* Task to complete: Copy out each line of the entries below in which the string "istruzione" appears.

START Data for analysis

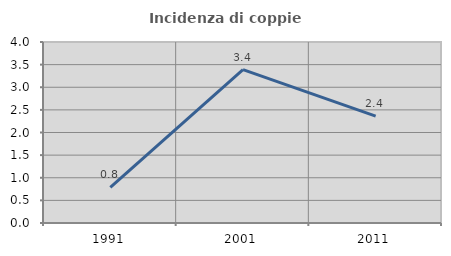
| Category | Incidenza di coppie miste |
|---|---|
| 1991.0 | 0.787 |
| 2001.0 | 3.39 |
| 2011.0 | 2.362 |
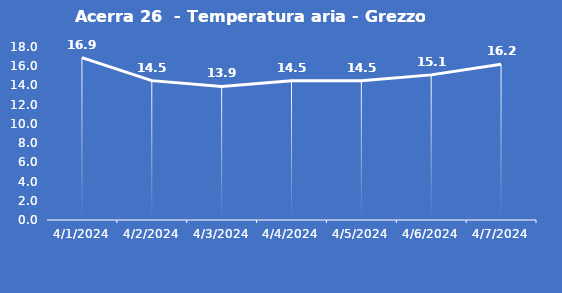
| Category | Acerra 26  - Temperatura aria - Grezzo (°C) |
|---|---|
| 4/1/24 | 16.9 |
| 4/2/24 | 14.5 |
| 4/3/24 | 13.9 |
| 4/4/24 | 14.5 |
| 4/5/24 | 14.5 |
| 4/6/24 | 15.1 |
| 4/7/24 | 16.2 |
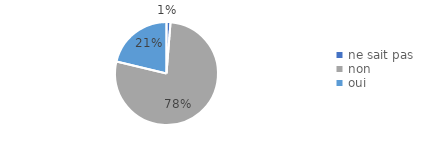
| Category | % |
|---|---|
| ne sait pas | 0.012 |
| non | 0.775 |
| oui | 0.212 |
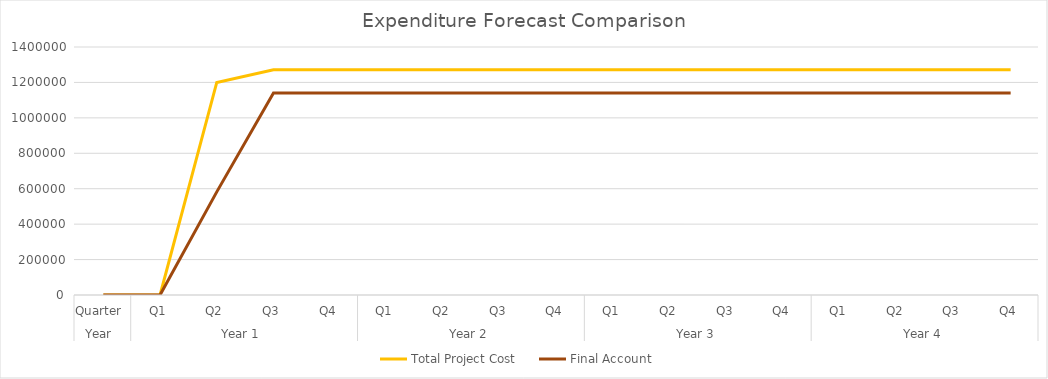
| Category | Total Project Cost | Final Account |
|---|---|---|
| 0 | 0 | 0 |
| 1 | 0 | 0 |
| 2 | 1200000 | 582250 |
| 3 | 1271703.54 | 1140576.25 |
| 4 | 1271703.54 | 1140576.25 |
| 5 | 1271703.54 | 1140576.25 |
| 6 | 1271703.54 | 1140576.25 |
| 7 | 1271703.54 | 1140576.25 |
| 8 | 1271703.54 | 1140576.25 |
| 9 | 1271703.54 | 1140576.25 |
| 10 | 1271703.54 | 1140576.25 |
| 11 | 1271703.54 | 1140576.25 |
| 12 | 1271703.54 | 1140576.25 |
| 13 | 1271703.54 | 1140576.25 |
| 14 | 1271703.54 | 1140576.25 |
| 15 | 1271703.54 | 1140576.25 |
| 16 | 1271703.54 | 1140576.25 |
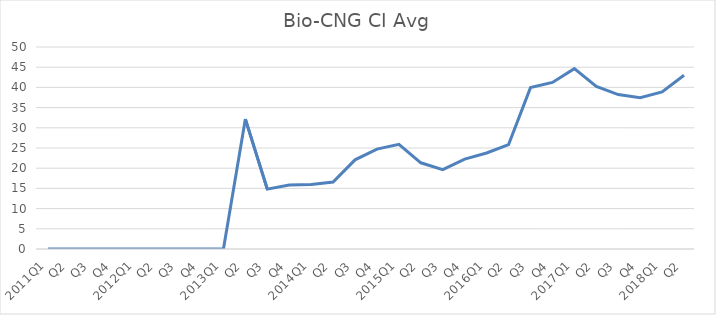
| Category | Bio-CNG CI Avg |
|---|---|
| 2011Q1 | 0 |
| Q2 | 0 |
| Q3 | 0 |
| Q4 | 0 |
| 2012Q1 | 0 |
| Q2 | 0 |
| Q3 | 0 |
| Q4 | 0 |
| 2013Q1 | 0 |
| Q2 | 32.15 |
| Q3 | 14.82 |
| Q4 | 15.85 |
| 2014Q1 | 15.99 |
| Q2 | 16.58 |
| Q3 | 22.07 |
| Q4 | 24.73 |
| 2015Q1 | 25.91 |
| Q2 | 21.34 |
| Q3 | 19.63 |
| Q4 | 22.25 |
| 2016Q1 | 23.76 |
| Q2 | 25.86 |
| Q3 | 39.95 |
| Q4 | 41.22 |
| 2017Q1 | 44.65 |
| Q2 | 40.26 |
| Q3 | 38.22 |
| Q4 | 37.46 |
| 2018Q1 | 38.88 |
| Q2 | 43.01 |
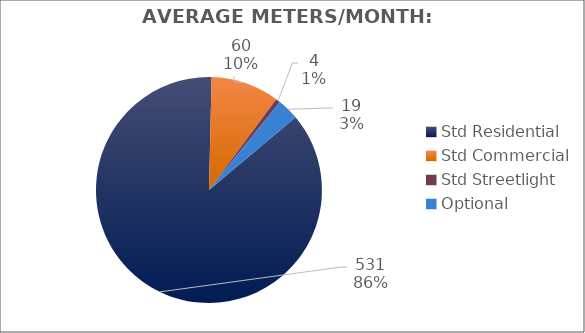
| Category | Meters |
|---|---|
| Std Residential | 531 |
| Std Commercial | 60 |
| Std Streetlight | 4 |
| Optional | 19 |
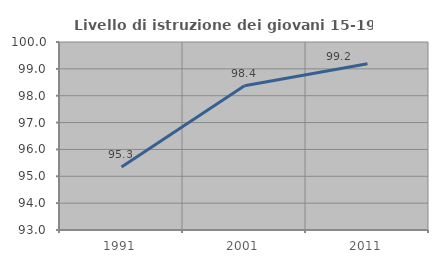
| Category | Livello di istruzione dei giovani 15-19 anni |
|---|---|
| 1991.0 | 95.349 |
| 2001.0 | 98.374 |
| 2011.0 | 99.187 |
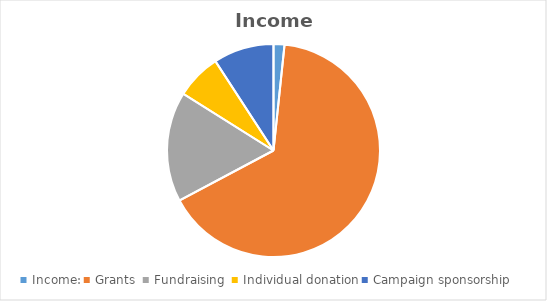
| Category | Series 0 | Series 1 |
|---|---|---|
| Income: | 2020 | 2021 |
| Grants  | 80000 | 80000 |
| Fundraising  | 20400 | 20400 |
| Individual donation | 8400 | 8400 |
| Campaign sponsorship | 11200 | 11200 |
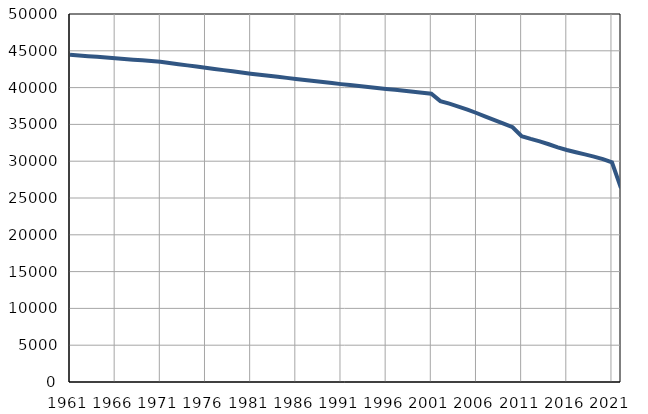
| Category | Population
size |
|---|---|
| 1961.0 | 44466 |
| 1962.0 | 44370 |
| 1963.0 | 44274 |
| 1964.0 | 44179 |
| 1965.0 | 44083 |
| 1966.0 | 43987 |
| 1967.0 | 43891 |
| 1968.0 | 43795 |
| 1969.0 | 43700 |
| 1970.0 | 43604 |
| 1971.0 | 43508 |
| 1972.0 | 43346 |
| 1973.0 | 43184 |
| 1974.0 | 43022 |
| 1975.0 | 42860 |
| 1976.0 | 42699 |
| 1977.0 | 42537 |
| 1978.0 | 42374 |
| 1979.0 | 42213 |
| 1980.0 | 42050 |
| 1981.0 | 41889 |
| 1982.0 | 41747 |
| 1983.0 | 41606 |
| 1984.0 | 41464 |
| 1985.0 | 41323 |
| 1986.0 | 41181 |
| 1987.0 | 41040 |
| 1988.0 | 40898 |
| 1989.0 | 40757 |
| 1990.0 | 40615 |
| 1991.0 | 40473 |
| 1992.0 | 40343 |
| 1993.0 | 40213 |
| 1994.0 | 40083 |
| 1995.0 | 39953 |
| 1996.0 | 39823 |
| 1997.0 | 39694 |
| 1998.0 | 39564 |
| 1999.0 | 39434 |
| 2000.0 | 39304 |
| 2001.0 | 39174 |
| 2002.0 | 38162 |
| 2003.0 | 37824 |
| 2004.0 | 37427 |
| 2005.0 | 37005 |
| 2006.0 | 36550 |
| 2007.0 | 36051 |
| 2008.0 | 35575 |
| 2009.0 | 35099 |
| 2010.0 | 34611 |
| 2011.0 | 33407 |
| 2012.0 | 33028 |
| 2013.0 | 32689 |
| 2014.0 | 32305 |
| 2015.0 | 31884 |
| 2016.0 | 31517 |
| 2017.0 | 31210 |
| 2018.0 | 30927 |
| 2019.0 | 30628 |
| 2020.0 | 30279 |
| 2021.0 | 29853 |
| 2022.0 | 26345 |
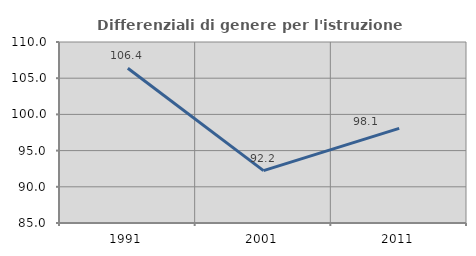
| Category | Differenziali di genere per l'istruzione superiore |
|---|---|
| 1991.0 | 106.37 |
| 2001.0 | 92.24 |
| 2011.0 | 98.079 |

END Data for analysis
START Data for analysis

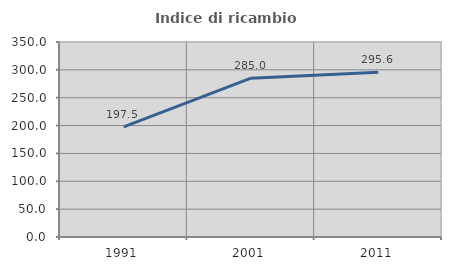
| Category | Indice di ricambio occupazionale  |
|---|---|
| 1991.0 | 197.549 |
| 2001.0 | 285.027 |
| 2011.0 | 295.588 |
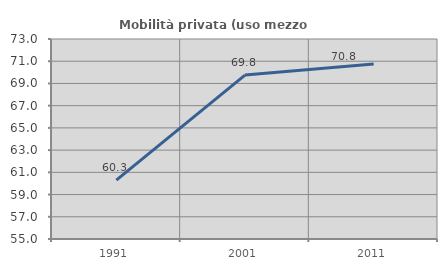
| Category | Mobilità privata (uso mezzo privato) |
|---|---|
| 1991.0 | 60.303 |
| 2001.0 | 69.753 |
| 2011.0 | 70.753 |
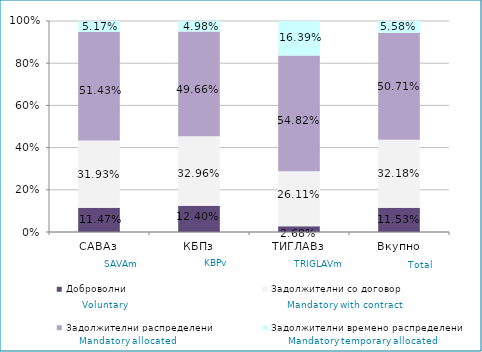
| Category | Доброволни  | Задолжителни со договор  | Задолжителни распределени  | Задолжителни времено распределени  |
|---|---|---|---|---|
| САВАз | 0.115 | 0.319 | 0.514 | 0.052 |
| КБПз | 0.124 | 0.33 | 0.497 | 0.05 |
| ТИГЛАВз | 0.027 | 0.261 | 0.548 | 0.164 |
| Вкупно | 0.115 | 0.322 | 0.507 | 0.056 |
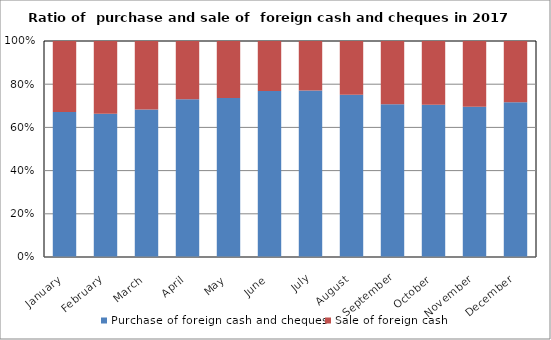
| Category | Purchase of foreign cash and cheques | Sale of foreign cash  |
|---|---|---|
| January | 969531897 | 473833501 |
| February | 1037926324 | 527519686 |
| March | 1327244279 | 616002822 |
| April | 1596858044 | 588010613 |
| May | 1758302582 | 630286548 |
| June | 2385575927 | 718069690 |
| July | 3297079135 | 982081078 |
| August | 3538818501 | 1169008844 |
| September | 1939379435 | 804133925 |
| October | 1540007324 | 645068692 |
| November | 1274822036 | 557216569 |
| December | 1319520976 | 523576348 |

END Data for analysis

* Output for this task:
| Category | Livello di istruzione dei giovani 15-19 anni |
| Category | Differenziali di genere per l'istruzione superiore |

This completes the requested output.